Росс, который напечатал произвольно выбранные отрывки из рукописи, передал ее полный текст в Британский музей с тем, чтобы она была опубликована в 1960 г. Дуглас, которого не прельщала мысль о том, что после смерти он будет объектом всеобщего презрения из-за тюремных вспышек Уайльда, ответил судебным иском и книгой, порочащей память покойного друга. И то, и другое было ненужно и бессмысленно.

Суд он проиграл. Книгу, местами убедительную, портят язвительность и мелочное злорадство, недостойные автора. Было бы гораздо лучше, если бы Дуглас почивал на литературных лаврах. Его стихи являются для него лучшим оправданием.

Дуглас, с его мальчишеским тщеславием, с его стремлением пренебрегать мнением света, несомненно, несет ответственность за многие неблагоразумные поступки Уайльда. Тем не менее, он также являлся для Уайльда источником вдохновения. Сам Уайльд во взволнованных отзывах о стихотворении «Две любви» и в эмоциональной переписке с Дугласом дает ключ к священной тайне своего сердца. Дуглас был для него тем же, чем для Шекспира W. Н., вдохновитель сонетов. Название «Две любви» заимствовано у Шекспира:

На радость и печаль, по воле рока,

Два друга, две любви владеют мной[54]

Мне есть, что еще сказать об этом стихотворении, которое сыграло столь пагубную роль на процессе Уайльда.

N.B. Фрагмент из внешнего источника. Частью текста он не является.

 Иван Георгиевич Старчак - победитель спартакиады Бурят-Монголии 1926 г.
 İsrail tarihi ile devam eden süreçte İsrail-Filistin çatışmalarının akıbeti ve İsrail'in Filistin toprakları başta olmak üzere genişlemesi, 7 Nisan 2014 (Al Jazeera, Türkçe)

Дуглас в оскорбительной книге «Оскар Уайльд и я» приписывает эротическим прихотям Уайльда свойства, которые трудно примирить с его [Дугласа] «Гимном физической красоте», где тот воспевает «сладкую, бесплодную любовь, [которая] в Элладе считалась полубожественной». Лорд Альфред Дуглас играет с греческим огнем во многих произведениях.

Впрочем, несмотря на это противоречие, не следует обвинять Дугласа в лицемерии. Напомню еще раз, что, как показывает психоанализ, можно любить и ненавидеть одновременно, причем совершенно искренне; некоторые эмоции, подобно некоторым математическим формулам, могут быть как со знаком «плюс», так и «минус».

Дуглас, каковы бы ни были его интеллектуальные убеждения после обращения к религии, вероятно, не осознавал, что он по сути своей — язычник. Его язычество было более радостным и счастливым, чем у Суинберна. Уайльд был ирландским протестантом с сознанием и совестью представителя среднего класса, получившим основательное католическое образование, который тщетно пытался заставить себя поверить в то, что он — эллин. Дуглас был эллином, который тщетно пытался предстать католиком. Одежда была не по размеру. Нетрудно разглядеть под монашеской рясой раздвоенное копыто Пана.

«Нарцисс» и «Флёр-де-Лис»[55], возможно, получили священный знак крещения, однако оно оставило в их душах не больший след, чем теплый весенний дождь на бледно-розовых телах. «Перкин Уорбек» — всего лишь юноша, наслаждающийся жизнью. Он не думает о Христе до тех пор, пока ему не грозит виселица. «Святой Витт», несмотря на свое благочестие, является танцующим Фавном в маске. Сам дьявол не нашел бы лучшего адвоката во всей литературе, чем в «Легенде о Спинелло» лорда Альфреда Дугласа.

Движимый противоречивыми чувствами и комплексами, запутавшийся в противоречиях между инстинктом и разумом, поэт жалуется, что потерял и Назареянина, и Аполлона. Однако его опасения напрасны. Аполлон не может отказаться от такого преданного почитателя. И даже Иисус не может не улыбнуться при виде поэта, который пришел к нему с венком прекрасных лирических стихов.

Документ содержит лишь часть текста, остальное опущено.